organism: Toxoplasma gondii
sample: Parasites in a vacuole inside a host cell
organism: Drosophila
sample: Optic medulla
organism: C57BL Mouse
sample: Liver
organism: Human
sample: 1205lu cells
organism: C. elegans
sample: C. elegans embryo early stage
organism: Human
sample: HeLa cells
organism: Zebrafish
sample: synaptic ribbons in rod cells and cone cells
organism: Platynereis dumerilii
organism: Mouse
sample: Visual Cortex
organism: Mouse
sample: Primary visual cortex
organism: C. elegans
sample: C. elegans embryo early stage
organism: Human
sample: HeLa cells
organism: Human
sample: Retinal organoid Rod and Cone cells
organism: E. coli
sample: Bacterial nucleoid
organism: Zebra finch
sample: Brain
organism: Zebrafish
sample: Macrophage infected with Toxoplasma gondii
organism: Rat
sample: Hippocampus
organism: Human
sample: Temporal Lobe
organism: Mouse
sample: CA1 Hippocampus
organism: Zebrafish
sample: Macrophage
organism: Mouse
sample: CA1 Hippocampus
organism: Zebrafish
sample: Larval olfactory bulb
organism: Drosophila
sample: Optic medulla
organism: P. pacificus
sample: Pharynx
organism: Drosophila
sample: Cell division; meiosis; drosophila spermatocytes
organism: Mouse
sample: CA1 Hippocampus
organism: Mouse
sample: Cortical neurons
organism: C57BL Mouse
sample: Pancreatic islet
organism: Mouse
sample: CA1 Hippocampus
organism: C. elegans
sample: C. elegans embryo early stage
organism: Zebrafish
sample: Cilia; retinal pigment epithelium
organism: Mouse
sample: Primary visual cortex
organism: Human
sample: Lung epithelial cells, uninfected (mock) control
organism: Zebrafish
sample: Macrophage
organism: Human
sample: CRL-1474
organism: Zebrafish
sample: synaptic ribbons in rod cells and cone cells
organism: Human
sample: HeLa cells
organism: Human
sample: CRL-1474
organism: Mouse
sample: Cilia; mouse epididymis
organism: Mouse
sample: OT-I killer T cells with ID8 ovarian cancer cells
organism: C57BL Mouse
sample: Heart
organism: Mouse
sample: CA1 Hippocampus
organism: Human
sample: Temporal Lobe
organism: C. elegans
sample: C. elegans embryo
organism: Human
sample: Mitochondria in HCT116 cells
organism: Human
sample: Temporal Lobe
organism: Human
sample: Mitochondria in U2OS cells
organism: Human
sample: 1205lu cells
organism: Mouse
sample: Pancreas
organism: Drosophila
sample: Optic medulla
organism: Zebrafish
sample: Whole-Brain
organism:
• • •
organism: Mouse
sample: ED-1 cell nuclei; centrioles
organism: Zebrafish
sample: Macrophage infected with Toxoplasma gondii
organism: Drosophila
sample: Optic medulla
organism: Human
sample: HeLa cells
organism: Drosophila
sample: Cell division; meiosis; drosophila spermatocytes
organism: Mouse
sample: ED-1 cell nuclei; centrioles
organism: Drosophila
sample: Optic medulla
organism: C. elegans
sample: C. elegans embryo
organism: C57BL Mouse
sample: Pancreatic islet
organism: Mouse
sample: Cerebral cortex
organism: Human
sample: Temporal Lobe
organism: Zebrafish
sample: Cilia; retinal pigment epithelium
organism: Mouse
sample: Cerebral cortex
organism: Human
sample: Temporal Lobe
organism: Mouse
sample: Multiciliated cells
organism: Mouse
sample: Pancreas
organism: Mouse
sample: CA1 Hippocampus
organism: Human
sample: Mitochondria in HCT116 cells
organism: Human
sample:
• • •
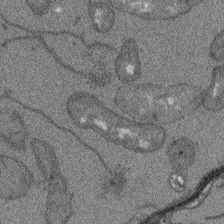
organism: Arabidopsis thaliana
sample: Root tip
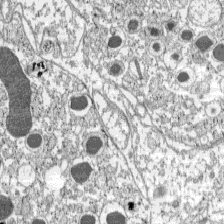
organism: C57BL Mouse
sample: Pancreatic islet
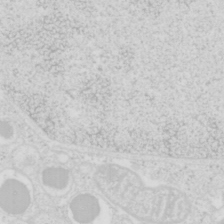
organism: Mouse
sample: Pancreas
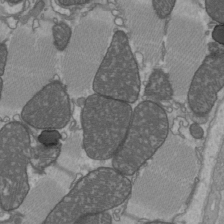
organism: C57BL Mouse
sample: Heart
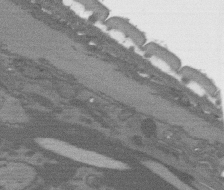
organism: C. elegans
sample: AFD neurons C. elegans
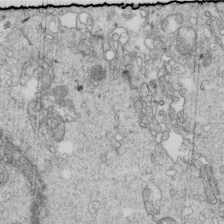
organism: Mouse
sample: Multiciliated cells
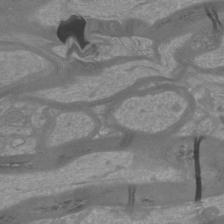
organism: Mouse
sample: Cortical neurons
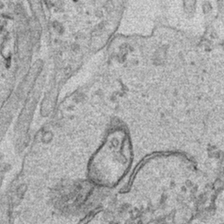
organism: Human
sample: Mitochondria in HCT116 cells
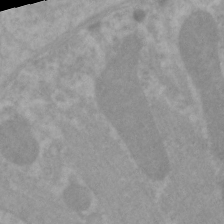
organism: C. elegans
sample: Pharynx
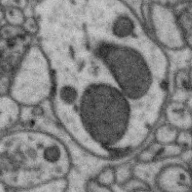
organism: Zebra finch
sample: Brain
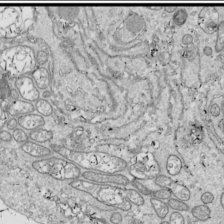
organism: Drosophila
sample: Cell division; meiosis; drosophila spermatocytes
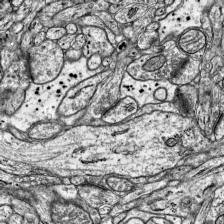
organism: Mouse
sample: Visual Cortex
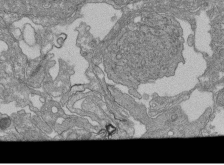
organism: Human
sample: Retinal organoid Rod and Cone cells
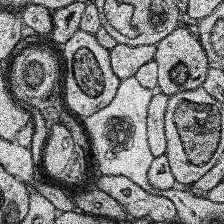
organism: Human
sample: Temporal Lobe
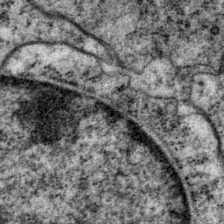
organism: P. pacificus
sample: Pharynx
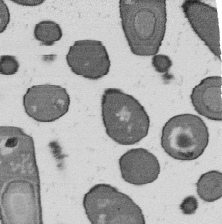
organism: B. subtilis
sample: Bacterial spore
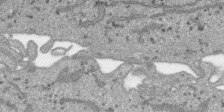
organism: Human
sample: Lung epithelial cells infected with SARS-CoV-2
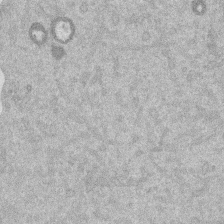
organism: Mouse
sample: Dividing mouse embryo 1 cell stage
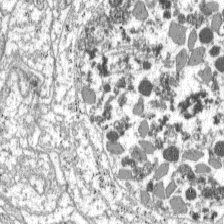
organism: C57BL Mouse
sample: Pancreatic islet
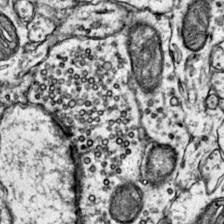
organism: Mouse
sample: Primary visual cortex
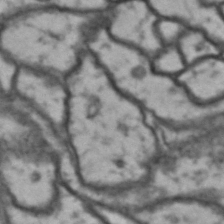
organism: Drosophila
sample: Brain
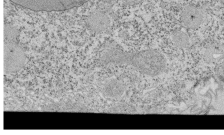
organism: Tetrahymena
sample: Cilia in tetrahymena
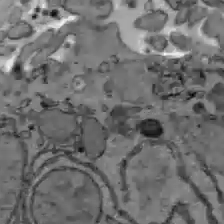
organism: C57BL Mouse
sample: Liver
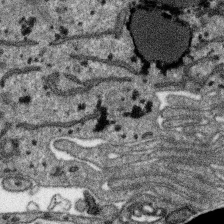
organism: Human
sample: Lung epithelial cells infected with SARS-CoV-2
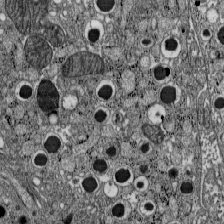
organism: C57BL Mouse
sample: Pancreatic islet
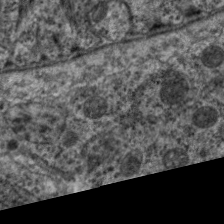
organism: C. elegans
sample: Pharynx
• • •
[WHAT NEEDS TO BE DONE] In the listing above, locate the line with "organism: Toxoplasma gondii" and the line with "sample: Mitochondria in U2OS cells", then extract exactly those lines and every line between them, and nothing more.

[FINISHED TASK]
organism: Toxoplasma gondii
sample: Parasites in a vacuole inside a host cell
organism: Drosophila
sample: Optic medulla
organism: C57BL Mouse
sample: Liver
organism: Human
sample: 1205lu cells
organism: C. elegans
sample: C. elegans embryo early stage
organism: Human
sample: HeLa cells
organism: Zebrafish
sample: synaptic ribbons in rod cells and cone cells
organism: Platynereis dumerilii
organism: Mouse
sample: Visual Cortex
organism: Mouse
sample: Primary visual cortex
organism: C. elegans
sample: C. elegans embryo early stage
organism: Human
sample: HeLa cells
organism: Human
sample: Retinal organoid Rod and Cone cells
organism: E. coli
sample: Bacterial nucleoid
organism: Zebra finch
sample: Brain
organism: Zebrafish
sample: Macrophage infected with Toxoplasma gondii
organism: Rat
sample: Hippocampus
organism: Human
sample: Temporal Lobe
organism: Mouse
sample: CA1 Hippocampus
organism: Zebrafish
sample: Macrophage
organism: Mouse
sample: CA1 Hippocampus
organism: Zebrafish
sample: Larval olfactory bulb
organism: Drosophila
sample: Optic medulla
organism: P. pacificus
sample: Pharynx
organism: Drosophila
sample: Cell division; meiosis; drosophila spermatocytes
organism: Mouse
sample: CA1 Hippocampus
organism: Mouse
sample: Cortical neurons
organism: C57BL Mouse
sample: Pancreatic islet
organism: Mouse
sample: CA1 Hippocampus
organism: C. elegans
sample: C. elegans embryo early stage
organism: Zebrafish
sample: Cilia; retinal pigment epithelium
organism: Mouse
sample: Primary visual cortex
organism: Human
sample: Lung epithelial cells, uninfected (mock) control
organism: Zebrafish
sample: Macrophage
organism: Human
sample: CRL-1474
organism: Zebrafish
sample: synaptic ribbons in rod cells and cone cells
organism: Human
sample: HeLa cells
organism: Human
sample: CRL-1474
organism: Mouse
sample: Cilia; mouse epididymis
organism: Mouse
sample: OT-I killer T cells with ID8 ovarian cancer cells
organism: C57BL Mouse
sample: Heart
organism: Mouse
sample: CA1 Hippocampus
organism: Human
sample: Temporal Lobe
organism: C. elegans
sample: C. elegans embryo
organism: Human
sample: Mitochondria in HCT116 cells
organism: Human
sample: Temporal Lobe
organism: Human
sample: Mitochondria in U2OS cells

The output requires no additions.